We propose a novel temporal clustering solution: Lifelong Deep Temporal Clustering (LDTC), which has the following unique properties:
- With the aid of the designed new autoencoder (Dilated Causal Convolutions + Attention LSTM) with a clustering layer, it effectively integrates both the dimensionality reduction and temporal clustering into an end-to-end unsupervised deep learning framework resulting in clustering data effectively and efficiently;
- On this basis, by a new hierarchical jointly optimizing of both data latent representation and clustering objective, the LDTC can achieve high-quality clustering results comparing with the-state-of-the-art temporal clustering algorithms;
- By being equipped with the novel unsupervised lifelong learning mechanisms, the LDTC has gained the unique abilities to effectively deal with dynamic changes and learn new concepts/classes in the sequential tasks learning without the catastrophic forgetting and degradation of the model accuracy over its lifetime.

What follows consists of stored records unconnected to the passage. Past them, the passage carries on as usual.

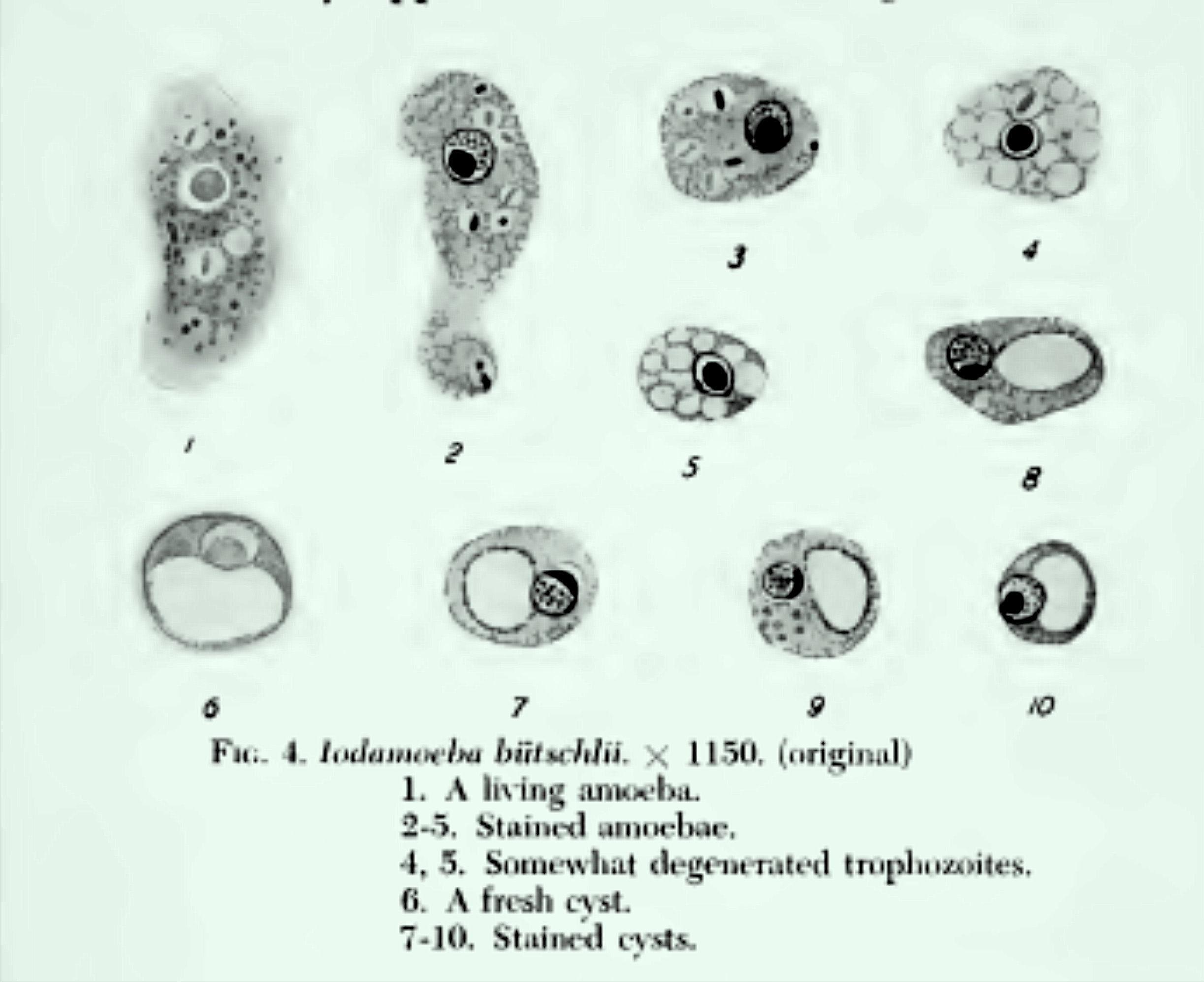 drawing in textbook
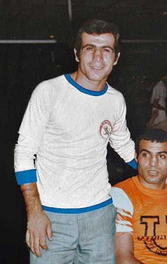 Mohammad Azarhazin and Karim Samadi
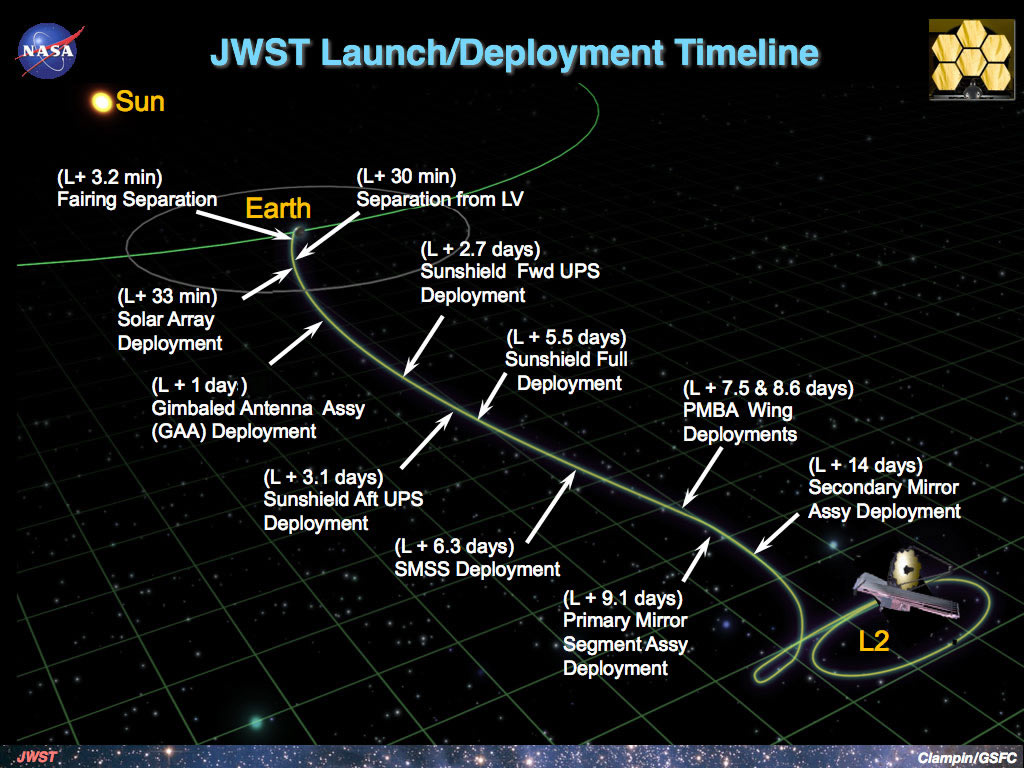 JWST Sequenza di sviluppo
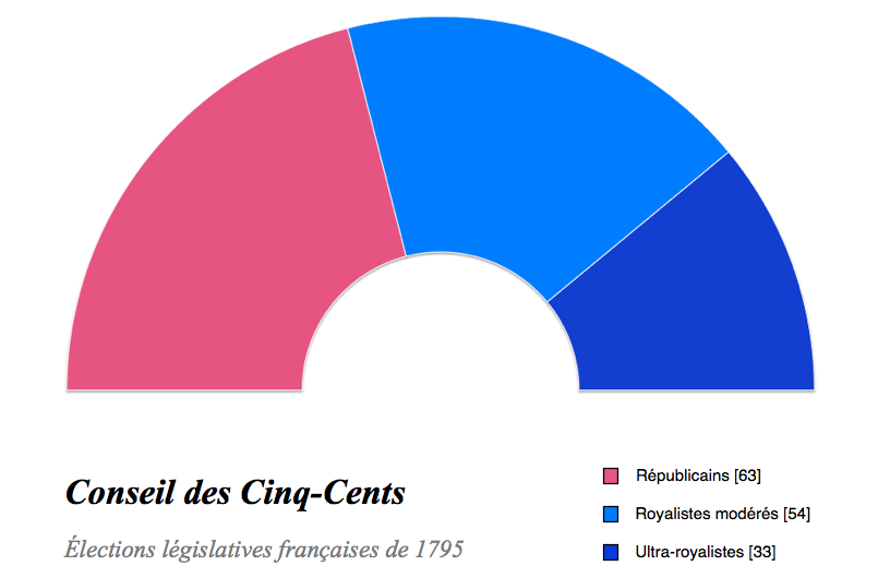 Constitution du Conseil des Cinq-Cents après les élections législatives de 1795.
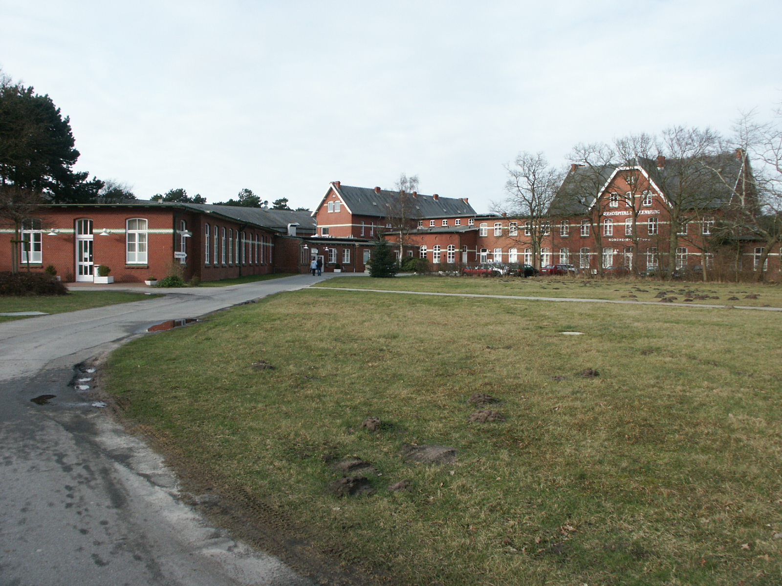 Fotografie des Seehospitals Sahlenburg, Lungenheilstätte bei Cuxhaven

This implementation was written for Python 3.x.
tensorflow==1.12
keras==2.2.4
scikit-learn==0.22.2
numpy==1.18.2
tslearn==0.3.1
statsmodels==0.12.0
To train the LDTC model, run the main script LL_train.py
with command-line arguments. Available arguments are explained with:
python LL_train.py --help
We used seven multivariate time series datasets from real-world collected by titu1994 for evaluation, which are EEG2, NetFlow, Wafer, HAR, AREM, Uwave, and ArabicDigits, respectively. You can download the whole multivariate time series data set through this link.
Only the Uwave dataset is provided in this repository, and the rest of the datasets need to be downloaded by yourself.
The hyperparameter settings that the program needs to supplement under different data sets as follows.
Hyper-parameters | EEG2 | NetFlow | Wafer | HAR | AREM | Uwave | ArabicDigits |
---|---|---|---|---|---|---|---|
timesteps | 256 | 994 | 198 | 128 | 480 | 315 | 93 |
input_dim | 64 | 4 | 6 | 9 | 7 | 3 | 13 |
pool_size | 16 | 71 | 11 | 8 | 24 | 15 | 3 |
batch_size | 32 | 32 | 32 | 64 | 2 | 64 | 32 |
In order to simulate the process of lifelong clustering, this repository provides a script .\data_util\datasets.py
that splits the original dataset to help users create a lifelong learning training dataset.
For example:
python .\data_util\datasets.py --data_path=='.\data\Uwave' --save_path=='.\data\Uwave\ll' --cluster_nums='3,4,5'
[cluster_nums]: The number of clusters contained in each piece of data, separated by ';'.